Fanning & Coles
- Company type: Trading firm
- Industry: Maritime trade
- Founded: 1798 in New York City, United States
- Founders: Edmund Fanning, Willet Coles
- Defunct: 1815
- Fate: Dissolved
- Headquarters: New York City, United States
- Area served: South America, Pacific Ocean, China

= Fanning & Coles =

American firm involved in the Maritime fur trade

Fanning & Coles was an American firm engaged in the Old China Trade and related Maritime fur trade. The two principal partners were sea captain Edmund Fanning and financier Willet Coles. The firm existed from 1798 to 1815, owning several large mercantile vessels. Sailing from New York City to South America and later the Pacific Ocean, the American vessels would gather and purchase seal skins throughout southern Atlantic and Pacific. These valuable pelts included hides from the South American fur seal. After a successful voyage around Cape Horn and enough animal furs were gathered, the vessels from Fanning & Coles then typically sailed for the Qing Dynasty port of Guangzhou, China. Here valuable Chinese manufactured goods were purchased, which included nankeens and porcelain, in addition to stockpiles of tea commonly valued and sold for $40,000 in profits annually.

On the 1798 voyage of the Betsey they caught 100,000 seals which were sold in China.

On several voyages they discovered new uncharted islands such as Fanning Island and Palmyra Atoll. Coles and Fanning secured permission President James Madison for an expedition to the Fiji Island to buy rare woods for trade with China.

The firm built the 290 ton Tonquin. The firm sold the Tonquin to John Jacob Astor's Pacific Fur Company for $37,000 in 1810. The Tonquin was sent to the Northwest to trade furs.
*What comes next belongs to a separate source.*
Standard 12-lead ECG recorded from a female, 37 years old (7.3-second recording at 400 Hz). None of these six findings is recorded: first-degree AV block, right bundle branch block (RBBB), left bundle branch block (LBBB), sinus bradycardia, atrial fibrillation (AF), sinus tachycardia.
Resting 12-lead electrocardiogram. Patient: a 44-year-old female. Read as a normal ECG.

Willett Coles also owned a manhattan rum distillery with his father Stephen Coles. He is listed in 1811 as a founding member of a group that chartered the original Bank of America in NY. Coles was one of the first presidents of the New York City Fire Department (1808). The Coles were descendants of original settler Robert Coles who founded the settlement of Glen Cove, NY. ( originally called Musketa Cove)

Sources are the books written by Edmund Fanning on the voyages of the Betsey, national archives of the US, presidential documents of Jefferson, Monroe and Madison.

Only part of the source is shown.